Yes. So I would look at it like we're hiring three people at market rates and we're opening a very small office in Chicago. So the cost of the office will be minimal. And I would look at it as these are three investment professionals that have 25 years-plus experience, they've done a lot of things in their career, but what they did in their prior life was they built an index solutions business at their prior -- former employer, where they grew the business from 0 to over $100 billion in AUM. The average fee on the assets that they managed was very wide ranging. It was anywhere from 3 basis points to 55 basis points. And they do a lot of interesting things like tax-managed and sector focus thematic, all kinds of different approaches. So it's an exciting new business line for us.

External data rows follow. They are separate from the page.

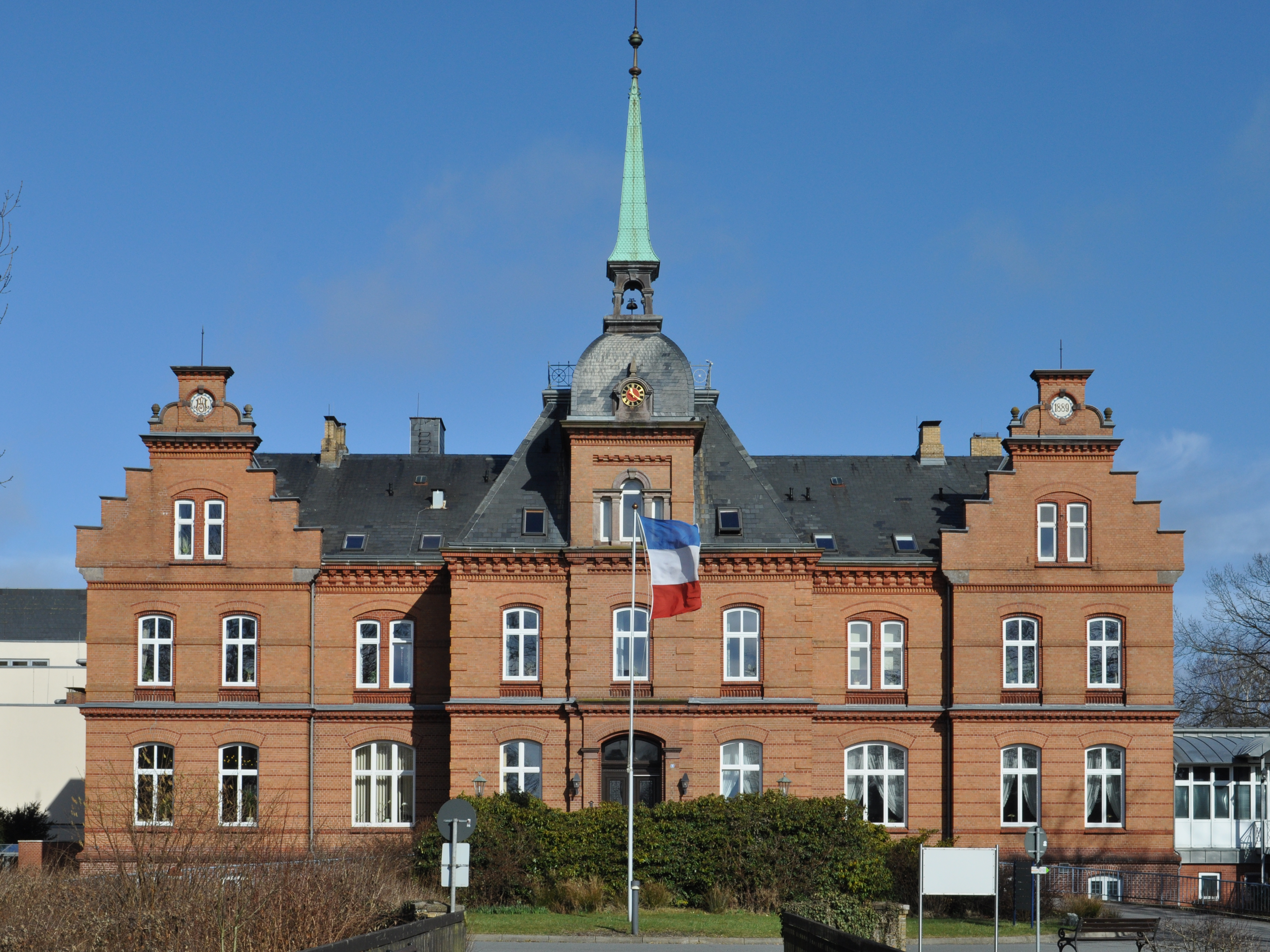 Schloss Schönhagen im Ortsteil Schönhagen der Gemeinde Brodersby in Schwansen.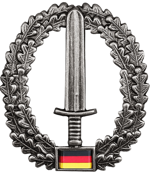 Barettabzeichen der Kommando Spezialkräfte, (KSK) der Bundeswehr Barettfarbe: Bordeauxrot Maße: Hoch: 53mm Breit: 46mm Ausführung: altsilber, Metall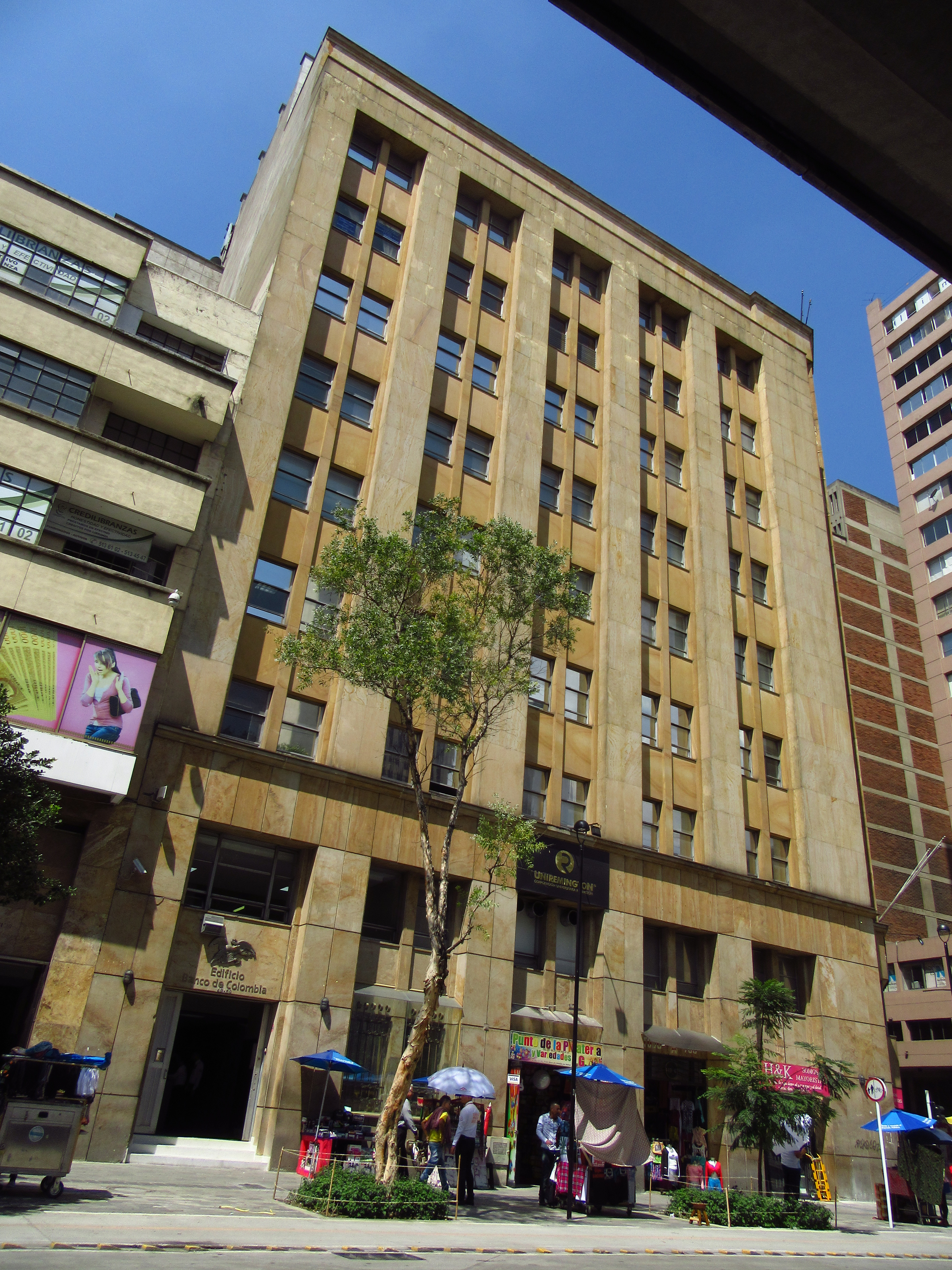 Sede del Bando de Colombia (1950). Está ubicado en la esquina de la calle Colombia con la carrera Bolívar (esquina suroccidental del Parque de Berrío) en el Centro de Medellín. Diseñado por por el arquitecto austriaco Frederick Blodek para la empresa Arquitectura y Construcciones. Es un caso emblemático de la arquitectura bancaria de laciudad. Presenta un ochave que lo relaciona relacionado visual y espacialmente con el parque. Se encuentra en la Cra. 51 #49-31. Fuente:La arquitectura bancaria de Medellín y los edificios de Bancolombia, por Luis Fernando González Escobar en

It's certainly not a change to our business. It's a new business line, and we've been known as active managers for 40 years. And we intend to continue delivering superior risk-adjusted returns in the active space. But we also have a history of solving problems for clients, and this group has a great history of creative problem solving for their clients. And so we're excited for them to join Westwood. They start next Monday, and we'll hit the ground running.

Mac Sykes

Analyst

Right. And then typically, to -- on a mandate like this -- sorry, I mean, as again mandate, what is the sort of lead time for securing them in terms of when they start to prospect and get that solution and then implement it?

Brian Casey

Analyst

I think probably the first 90 days, we'll be getting all of the operational aspects of the business up and running and then they'll be reaching out and talking to the folks in the industry that they know well. And if they have the same kind of success that they had at their prior shop, we should start to see some flows at the end of next year.

Mac Sykes

Analyst

Great. Thank you very much. Happy Halloween.

Operator

Operator

Thank you. [Operator Instructions]. And speakers, I see no further questions in the queue, I would now like to turn the conference back to your CEO, Brian Casey, for closing remarks.

Brian Casey

Analyst

Okay. Well, thanks, everybody, for taking some time to listen to our call today. If you have any further questions, please look at our website, westwoodgroup.com, or call myself or Terry Forbes. Have a great day. Thanks.

Operator

Operator

This concludes today's conference call. Thank you all for participating. You may now disconnect and have a pleasant day.